第84号(2016年11月01日発行分)

執筆者4

国税の調査には強制調査と任意調査の二種類があります。
 強制調査は言わずと知れた査察部、通称マルサと言われる部署が内偵と外観を重ねて脱税額をはじき出し裁判所に捜索令状を発行してもらい家宅捜査を本社、営業所、取引先、銀行など数十か所、人員は200名近くを動員して脱税の証拠、脱税により貯めた現金、証券、通帳等の現物を押さえ、関係資料を押収していくものです。
 私自身は査察で仕事をしたことがないのですが、実際に、査察を受けた人から聞くと本当に怖いらしいです。そりゃそうですよね。捜索令状を持ってくるわけですから、有無を言えない状態ですね。
 マルサが来るということは真っ黒状態ということです。しかし、中にはマルサの勇み足ということもあります。
 さらに、その上を行くのが地検特捜部ということになります。
 これらは、強制によるもので、全国ベースで年間着手は200件ほどです。多くの税務調査は任意調査ということになります。

最近の調査

では、最近の任意調査による状況はどうでしょうか。
 税務調査を舐めている納税者が多いのではないでしょうか。つまり国税組織が舐められているという現状が見られます。その理由は様々です。
 まずは、調査慣れしている納税者にとって、何度も税務調査を受けていれば、何がポイントか分かってきます。すると、次回の調査の際に、そのポイントを調査するかしないかを見ているわけです。ここで、調査ポイントがズレていると「この調査官は大したことないな」ということで、見下される訳です。
 いざというときになまくら刀、錆びまくった日本刀を出し、振りかざす始末。それも伝家の宝刀のごとくに使うのです。まったくもって滑稽な姿を見ることがあります。こんな調査をしていれば税務調査が舐められても仕方ないと思います。

増差に捕らわれているから本質を見落とすのです。
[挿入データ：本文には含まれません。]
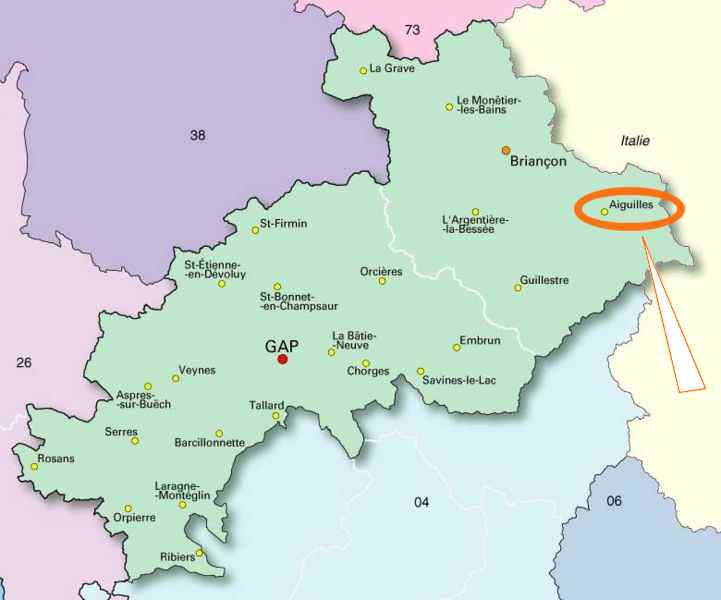 Carte de localisation d'Aiguilles dans les Hautes-Alpes

受ける側は楽ですよね。ただ、是認で終わりたくないからどうでもいいような内容を長時間かけるのです。ただし、時間のかけ方は銀行調査や反面調査をするのではなく、ただ、時間が過ぎていくだけの調査です。1ヶ月以上経過して、忘れた頃に調査の終結の話をすることがありますが、その内容たるものは1ヶ月以上の空白を埋めるほどのものはなく、とっくに終了していてもおかしくない内容であることはよくあることです。
 また、調査後に顧問契約を結ぶ場合もあり、その調査結果を見ると首をかしげるような否認事項であったり、何故、その否認事項を受け入れたのかもわからないような結果となっているものがあります。そのような調査をすること自体が税務当局への不信感も増えるものであり、この程度のものかと舐められる原因を税務当局自らが作っているものであると思います。
 また、最近は「税務署は怖くない」というような題材での書物が発刊されていたりすることからも、税務署は大したことないと思われているものでもあると思います。

本当は怖い

税務署は怖くないと思わないでください。それは、本当の税務調査を受けていないからと思っていてください。大した否認がなかったことは、ただラッキーであっただけです。税務調査の担当部署が管轄税務署の一般部門で調査担当者も上席が一人で調査2日間は期間損益しか調査しなかった。結果、是認で終了したことは単にラッキーであっただけです。どの会社にも、査察、資料調査課、総合特官、特情官、特調の調査対象となる可能性はあります。
 突然、無予告で調査に来て、都合が悪いなどの理由で別の日時に変更し、当日は帰って行く税務調査官は普通いませんので、何もせず帰って行ったならラッキーと思ってください。
 国税組織を怖くないと高をくくらないでください。ただし、必要以上に怖がることもありません。
 国税が本気になって取り組んだときは火傷では済みません。
 でも、大丈夫です。そのために我々税理士がついてます。